This content was paid for by Sony and created by Looper.

Norman Lear is responsible for producing some of the most innovative TV shows of all time, and among his most popular was "Sanford and Son," which premiered all the way back in 1972 and ran for six seasons. The show's focus on Black junkyard dealer Fred G. Sanford (Redd Foxx) and his put-upon adult son and business partner Lamont (Demond Wilson) meant it was able to tackle a lot of topical issues, including racism and classism, while still including all the gags, punchlines, and physical humor we've come to expect of our most beloved sitcoms.

All of that makes "Sanford and Son" a trailblazer, and while some of the humor in the series has become a bit dated after all these years, there are still plenty of scenes from the show that hold up surprisingly well. Not only do these scenes remain hilarious, they also continue to speak to fundamental human truths that are still just as relatable today as they were 50 years ago. What's more, many of those scenes laid the groundwork for comedy plots that are now recognizable tropes — but were brand new at the time. Here are several "Sanford and Son" scenes that will tickle your funny bone and make you nod in recognition even all these years later.

A Hysterical Sequel

"Earthquake" is a 1974 film starring Charlton Heston and Ava Gardner that follows the dramatic aftermath of a devastating earthquake hitting Los Angeles. "Earthquake II," is a 1975 episode of "Sanford and Son" that serves as a ridiculous follow-up to the movie.
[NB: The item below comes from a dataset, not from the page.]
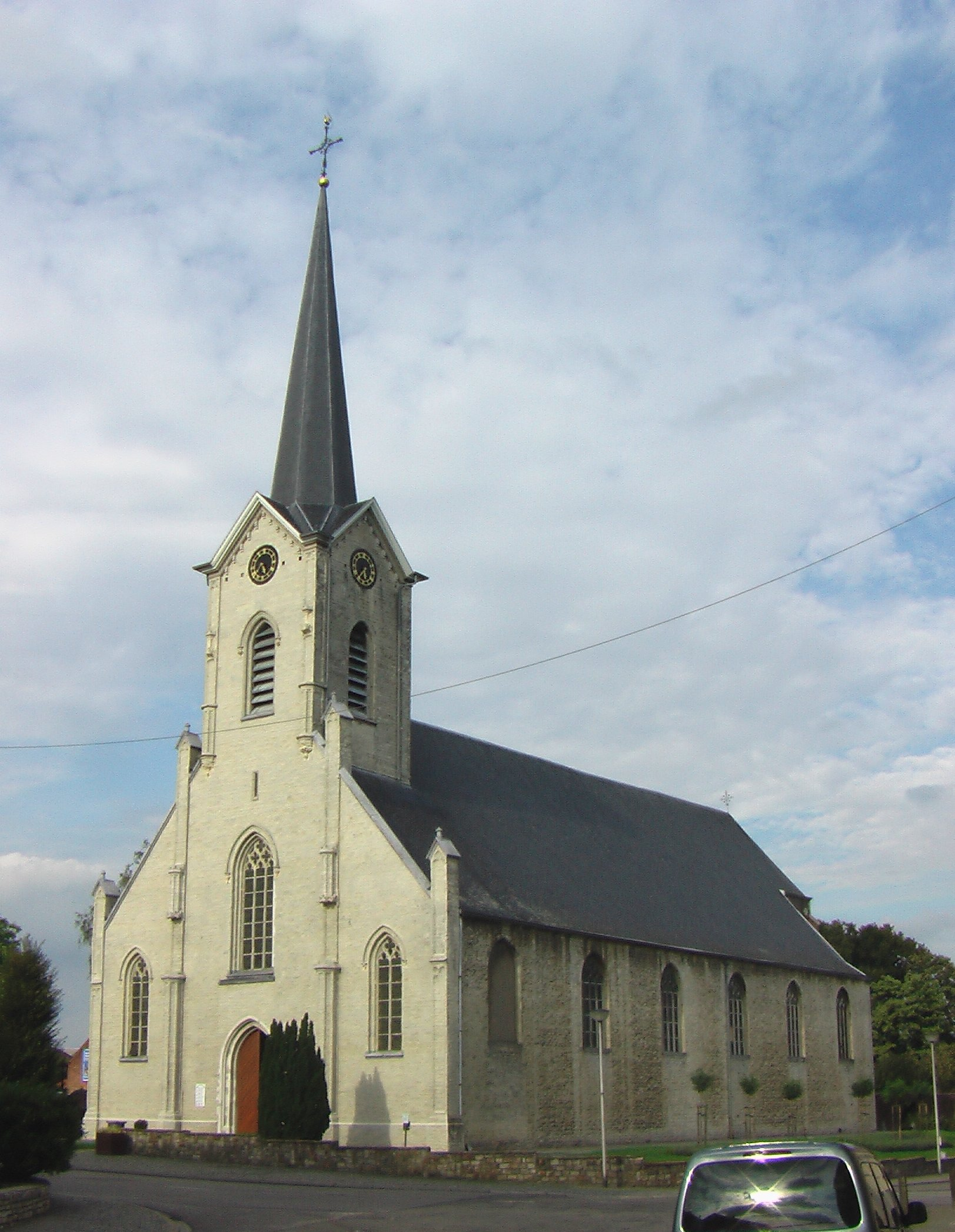 Sint-Amanduskerk Erps, huidige kerk werd gebouwd in 1864, gemeente Kortenberg, België

It also centers on an earthquake, but this one has a very different outcome. Fred and Lamont live in the Watts area of Los Angeles, which means they regularly endure earthquakes like the rest of California's inhabitants. After Fred wakes up to find his house and business in disarray, he initially believes someone broke in...at least until Lamont tells him a small earthquake — which Fred slept through — is responsible for the damage.

But when an aftershock thoroughly rattles him, Fred, who moved to Los Angeles from his hometown of St. Louis decades prior, hysterically questions why anyone lives in California. Things really go off the rails when Officer Hoppy (Howard Platt) brings over an ailing Grady (Whitman Mayo) who's seasick from the Earth moving. This leads to an amusing conversation about a news report predicting that the Big One is poised to hit Los Angeles... in only five days. Grady doesn't immediately understand the magnitude of the situation, and when he finally does, his mind is immediately put to rest by Lamont's confident denial of the possibility.
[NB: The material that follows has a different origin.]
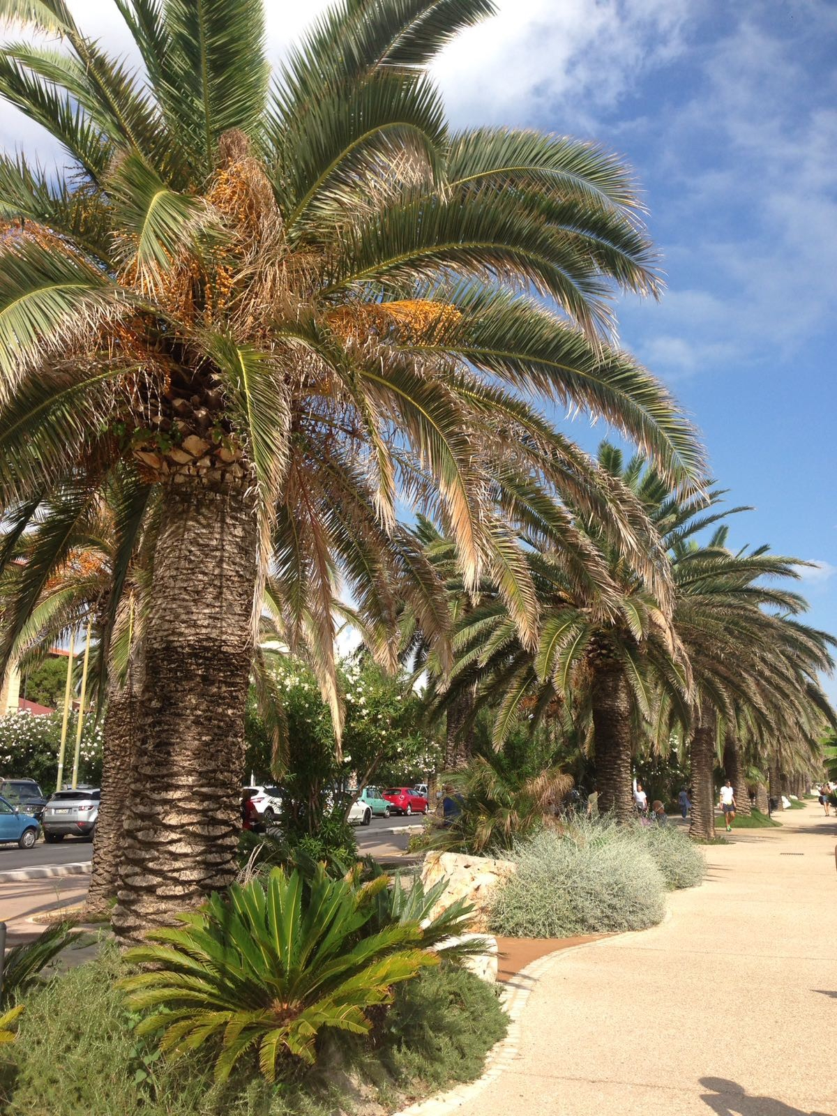 Palma delle Canarie e palma da datteri, viale Trieste This is a photo of a monument which is part of cultural heritage of Italy.

If only Fred listened to his son the way his friend does. The rest of the episode centers on Fred's ill-fated move to Las Vegas to avoid the quake, an overreaction that leaves him in worse shape than if he'd rolled the dice and stayed in California.

A Classic Conundrum

Fred often spends his free time singing and dancing to his favorite records, but in the third season episode "The Blind Mellow Jelly Collection," it's established there isn't a singer he adores more than the fictional Blind Mellow Jelly. In the episode, Lamont convinces Fred to give his Blind Mellow Jelly records away because Fred often plays them instead of doing his work. Even though Fred insists they're valuable collector's items, Lamont believes they're junk, but he figures that if they donate the records to the library, they can at least get a tax deduction for them.

However, when the librarian at the university where they bring the records says they're worth a substantial chunk of change, Fred enlists his pal Bubba (Don Bexley) to pretend to be Blind Mellow Jelly's son so he can get his collection back — and sell it instead. Many sitcoms since have featured a supportive friend attempting to help out the main character with their zany schemes, but in this "Sanford and Son" example, Bubba is far from a worthy partner in crime. Instead, the only thing Bubba can muster when he's in front of the librarian is stubbornly repeating, "I want my Daddy's records." The line may not be all that convincing, but it's still hilarious to watch Bubba's brief but insistent whine combined with Fred's long-winded explanation. When the scheme works, Bubba is so tickled, he continues to practice his one line in case Fred needs his help getting the records back again.

Fred justifies a boffo find

As junk dealers, Fred and Lamont regularly come upon all kinds of unique treasures, but one of their most exciting finds happens in Season 1's "The Suitcase Case" when Lamont brought home a shabby-looking suitcase only to find a huge cache of money inside. At first the men are thrilled at the windfall and imagine everything they could do with the funds, including purchasing a home in Beverly Hills and taking a cruise to a tropical island. But their daydreaming is interrupted when a siren rings out and Lamont panics, assuming it's the cops coming to retrieve the cash.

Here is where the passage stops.